*Task input*:
Start of Block

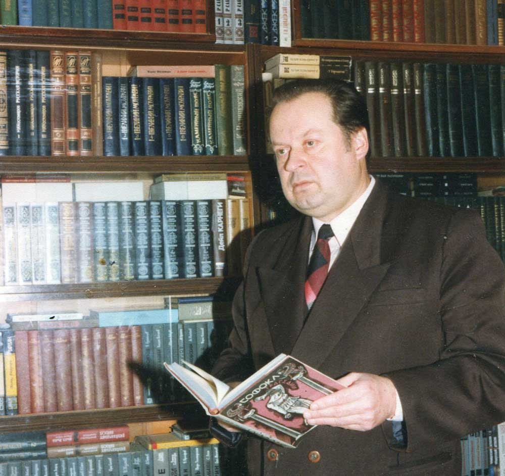 Віталій Леус
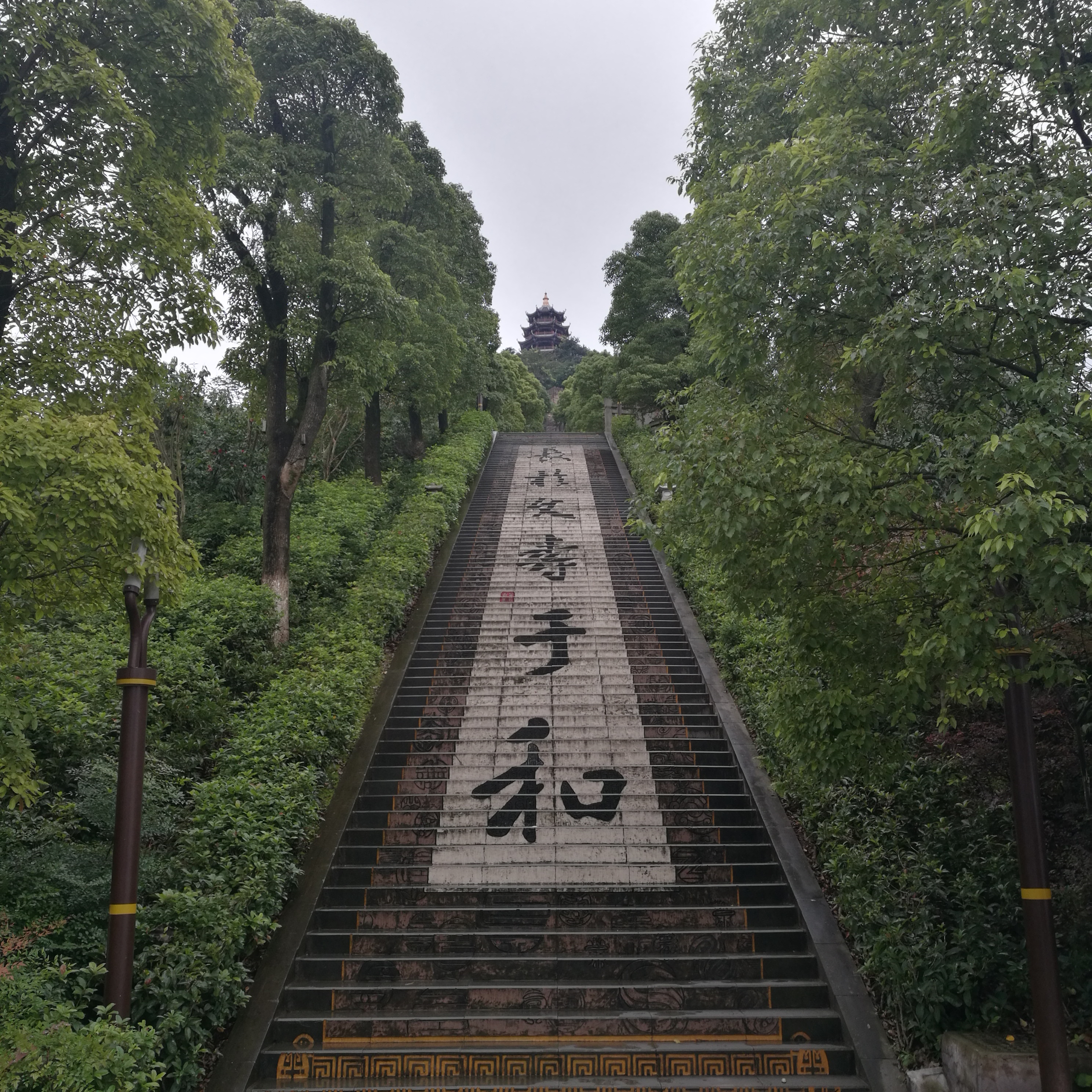 菩提山万寿天梯
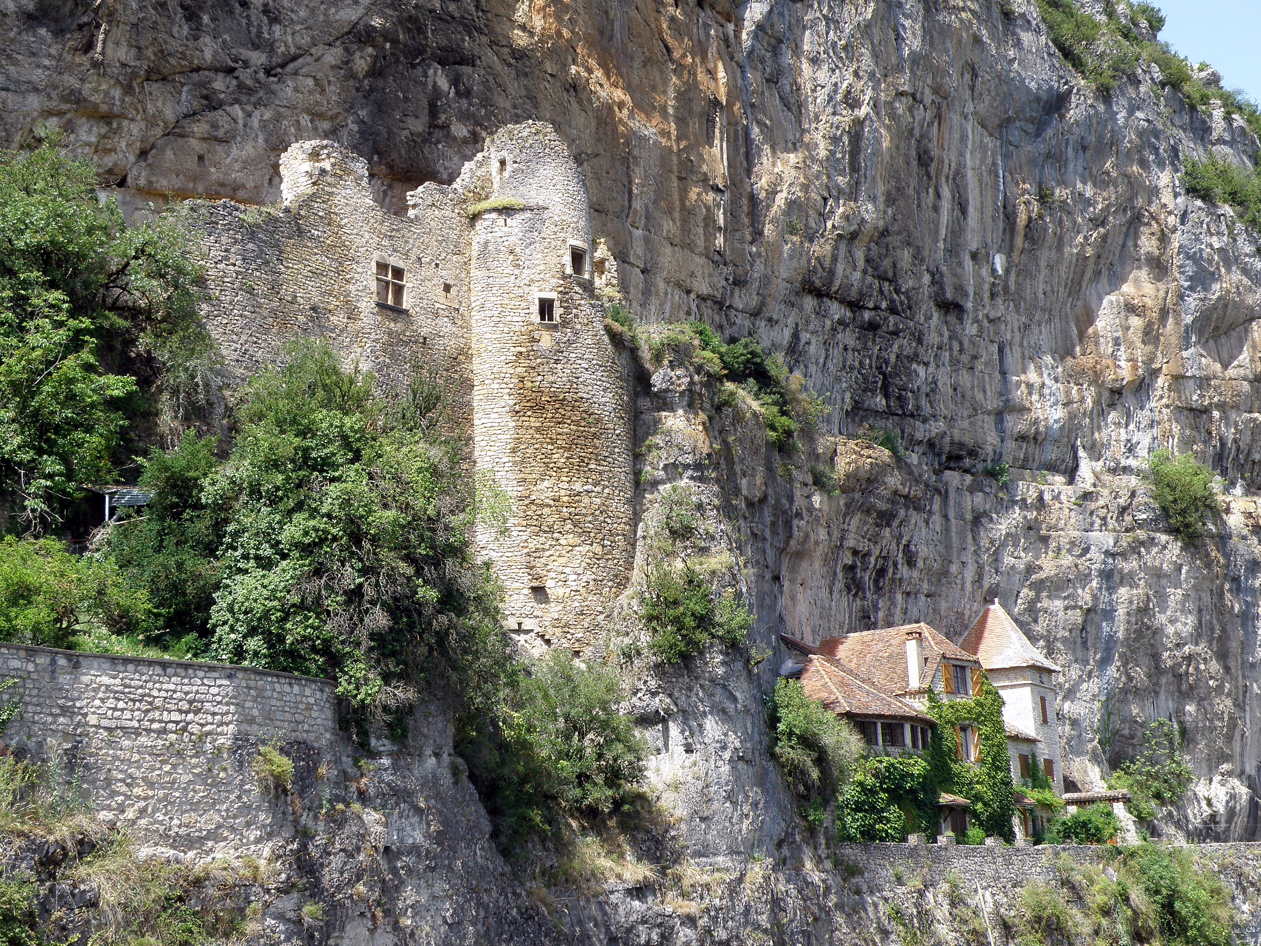 Cabrerets, commune et village dans le département du Lot (région Midi-Pyrénées, France), situés sur le Célé, affluent droit du Lot, à une vingtaine de km (à vol d’oiseau) à l’est-nord-est de Cahors. Ruines du château troglodyte dit des Anglais ou du Diable, adossé à la falaise de Rochecourbe, sur la rive droite de la rivière Célé (coulant en contrebas, non visible), à peu de distance en amont du village.
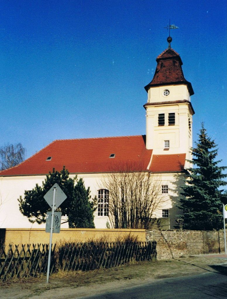 Kirche in Rädel, Brandenburg, Kloster Lehnin
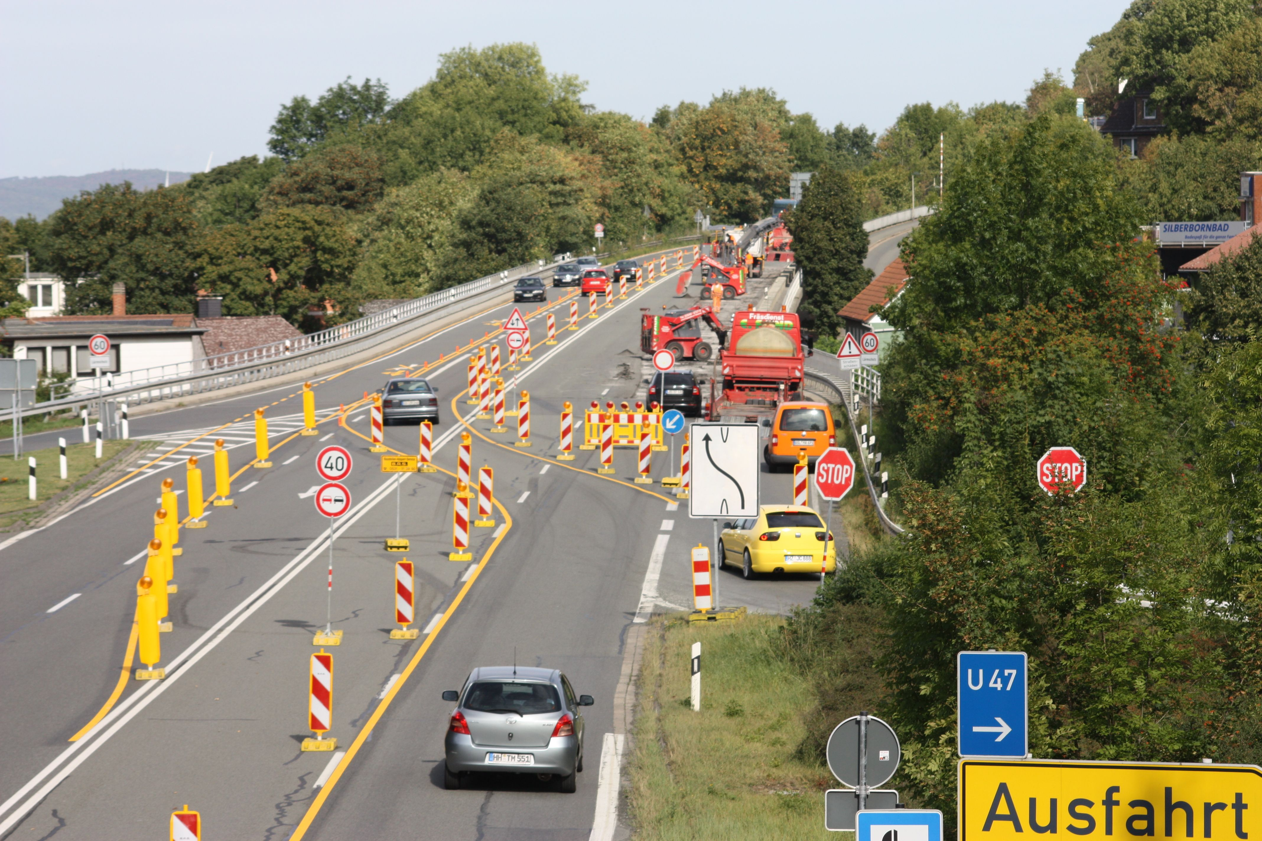 Baustelle Hannover
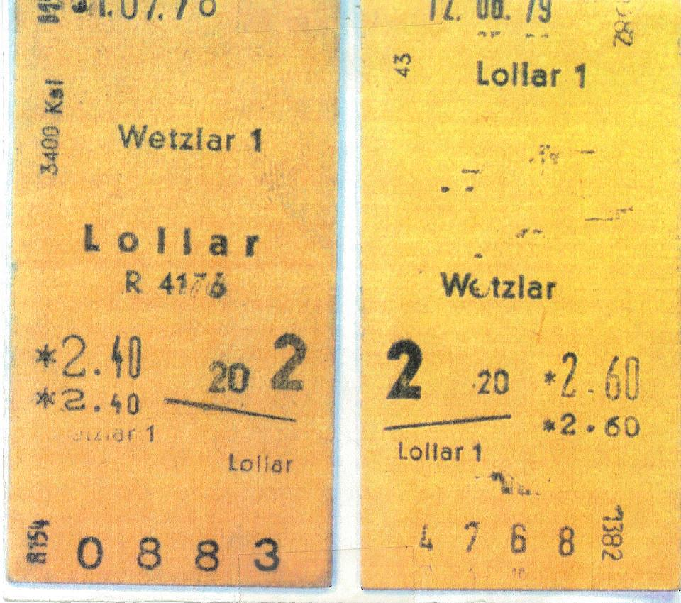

End of Block

*Required action*:
Could you set down the material above word for word while dropping its pictures?

*Result of this exercise*:
 Віталій Леус
 菩提山万寿天梯
 Cabrerets, commune et village dans le département du Lot (région Midi-Pyrénées, France), situés sur le Célé, affluent droit du Lot, à une vingtaine de km (à vol d’oiseau) à l’est-nord-est de Cahors. Ruines du château troglodyte dit des Anglais ou du Diable, adossé à la falaise de Rochecourbe, sur la rive droite de la rivière Célé (coulant en contrebas, non visible), à peu de distance en amont du village.
 Kirche in Rädel, Brandenburg, Kloster Lehnin
 Baustelle Hannover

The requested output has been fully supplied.